The increase comes after Wisconsin Watch and The Badger Project reported two years ago that Wisconsin’s rate of police killings ranked among the lowest in the nation over the past decade. In the past two years the rate has risen, particularly compared with neighboring states.

There were at least 24 fatal encounters last year, up from 14 the previous year. So far the number of deaths this year is at least 19, according to a Wisconsin Watch review. That outpaces Illinois, which has more than twice the population.

Local district attorneys have determined virtually every police use-of-force case was justified. But the increased frequency of fatal encounters has prompted law enforcement accountability advocates to call for more state oversight.

Russell Beckman, a retired Kenosha detective turned policing reform activist, said he fears police killings now carry less stigma and that the legal system allows officer safety to trump public safety.

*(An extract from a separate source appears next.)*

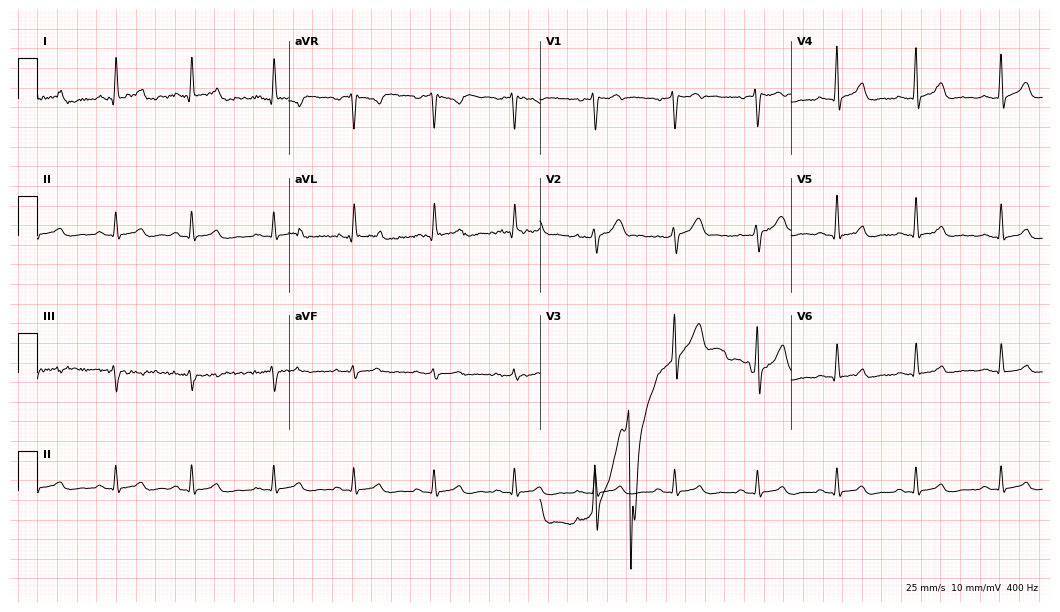
12-lead ECG from a male patient, 61 years old. Recorded interpretation: within normal limits.

“A shoot can be legal — justified — a legal justified shoot,” he said. “But that doesn't mean it was necessary.”

The state’s largest police union doesn’t dispute the rising death count but says police are mostly responding to people who are armed or thought to be armed — threatening officers or bystanders.

“I don't think there is a good explanation,” said Jim Palmer, executive director of the Wisconsin Professional Police Association.

Democratic Attorney General Josh Kaul told reporters earlier this summer the increase is “most significantly related to the number of incidents in which force needs to be used because of the circumstances.”

Wisconsin Watch’s count of at least 19 fatal encounters matches figures from Mapping Police Violence, a research collaborative that has tracked such data since 2013. Over that 11-year time frame about three in four fatal encounters in Wisconsin involved a subject with an alleged weapon, according to a Wisconsin Watch analysis of the collaborative’s data.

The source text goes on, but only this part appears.